WHAT NEEDS TO BE DONE = Reproduce, from the lines below, exactly the stretch that begins at the line containing "sample: Cancer cell death in ED-1 cells" and ends at the line containing "sample: Larval olfactory bulb", both included.

Records drawn from a dataset =
########################################
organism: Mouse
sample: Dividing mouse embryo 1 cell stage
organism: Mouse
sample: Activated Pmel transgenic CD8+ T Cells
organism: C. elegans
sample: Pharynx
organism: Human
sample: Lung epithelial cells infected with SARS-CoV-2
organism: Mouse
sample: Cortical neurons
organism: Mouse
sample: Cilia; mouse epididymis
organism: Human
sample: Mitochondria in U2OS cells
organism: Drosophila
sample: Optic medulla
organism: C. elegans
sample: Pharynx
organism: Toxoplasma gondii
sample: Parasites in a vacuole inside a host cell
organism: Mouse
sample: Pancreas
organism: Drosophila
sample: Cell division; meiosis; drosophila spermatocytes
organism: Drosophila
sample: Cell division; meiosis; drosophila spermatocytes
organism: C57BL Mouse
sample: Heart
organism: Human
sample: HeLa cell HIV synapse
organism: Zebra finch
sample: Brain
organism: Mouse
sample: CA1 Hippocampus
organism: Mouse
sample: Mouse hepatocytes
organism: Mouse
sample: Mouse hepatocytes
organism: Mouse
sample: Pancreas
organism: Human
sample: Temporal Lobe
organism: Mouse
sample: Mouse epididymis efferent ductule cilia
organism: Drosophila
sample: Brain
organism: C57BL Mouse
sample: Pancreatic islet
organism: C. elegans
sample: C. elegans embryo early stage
########################################
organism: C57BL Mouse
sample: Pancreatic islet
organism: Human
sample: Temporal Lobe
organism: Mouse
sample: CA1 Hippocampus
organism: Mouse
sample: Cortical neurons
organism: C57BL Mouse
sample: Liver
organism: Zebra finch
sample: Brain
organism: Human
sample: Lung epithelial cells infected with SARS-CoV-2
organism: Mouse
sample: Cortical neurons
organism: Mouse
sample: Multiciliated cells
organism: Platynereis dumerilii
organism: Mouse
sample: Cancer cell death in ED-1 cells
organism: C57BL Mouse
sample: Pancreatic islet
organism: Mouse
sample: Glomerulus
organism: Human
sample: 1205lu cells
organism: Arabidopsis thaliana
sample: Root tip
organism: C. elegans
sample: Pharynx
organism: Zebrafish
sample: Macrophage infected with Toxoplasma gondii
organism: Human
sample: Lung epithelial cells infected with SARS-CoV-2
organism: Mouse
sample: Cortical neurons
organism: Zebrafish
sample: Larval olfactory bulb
########################################
SOLVED EXERCISE =
sample: Cancer cell death in ED-1 cells
organism: C57BL Mouse
sample: Pancreatic islet
organism: Mouse
sample: Glomerulus
organism: Human
sample: 1205lu cells
organism: Arabidopsis thaliana
sample: Root tip
organism: C. elegans
sample: Pharynx
organism: Zebrafish
sample: Macrophage infected with Toxoplasma gondii
organism: Human
sample: Lung epithelial cells infected with SARS-CoV-2
organism: Mouse
sample: Cortical neurons
organism: Zebrafish
sample: Larval olfactory bulb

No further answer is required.